Oj te to są zbereźne i poza gilgotaniem, muskaniem i masowaniem, szczerze domagają się nawilżania. Ej te obeliski. Skrupulatnie zaprojektowane tak, by nam podświadomie w głowach, i gdzie indziej, męcić…”
(„Sklepik z Niepotrzebnymi” Chepcher Jones)
Z cyklu przeczytane: „Mapa nieba” – … trudna i ciężka. Powolna i gruzłowata. Niezbornie toporna… oszałamiająca, pozbawiająca tchu, czasem szokująco odbierająca własne zdanie…
To typowa opowieść – gawęda, w której narrator stara się nawiązać kontakt z czytelnikiem. Nie do końca pozwala się nam wejść do historii, jakoś przez cały czas jesteśmy tylko i wyłącznie obserwatorami. I jakoś mi się to nie spodobało, z drugiej strony cała masa pracy, jaką autor włożył w tę powieśc, wypełnił ją nimi po same brzegi, aż się kurcze wylewa, zmusza mnie do czytania… więc czytam. To tu to tam nagle umieszczam fakty ze znane mi rzeczywistości. Potem nagle zostaję wessana w kosmiczne wydarzenia i… już kompletnie nie wiem, co mam myśleć…
Nie skończyłam.
Postanowiłam, że poczekam. Trochę ochłonę, trochę może i do niej dorosnę. Bo by naprawdę stać się jednością z tym tomem, trzeba chyba najpierw pomedytować i oczyścić myśli… by zrozumieć, jak wiele potrzeba, by stworzyć taki tom.

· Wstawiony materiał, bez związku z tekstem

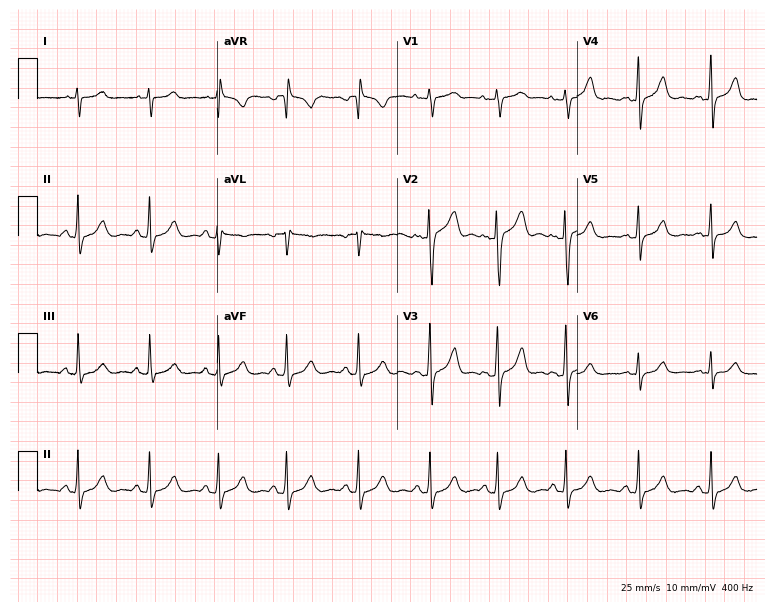
ECG (7.3-second recording at 400 Hz) — a male, 19 years old. Labelled as a normal ECG.

Ile wiedzy, talentu i dyscyplny trzeba mieć w sobie…
Wrócę do Ciebie Książko!!!
PAPU dla Wiedźmy.
Nie ma serio lepszego poranka od takiego, który zaczyna listonosz… znaczy spoko, listonosz w pracy, znaczy paczkę przynoszący… No weźcie no, o czym Wy Świntuszki myślicie, no!!!
Pamiętam oglądanie Wyspy z daleka. Wciąż pamiętam ową dziwną tesknotę lęgnącą się we mnie, dziwną, dziwaczną, destrukcyjną, niezrozumiałą i niepokojącą… a jednak jakże w końcu odkrywczą…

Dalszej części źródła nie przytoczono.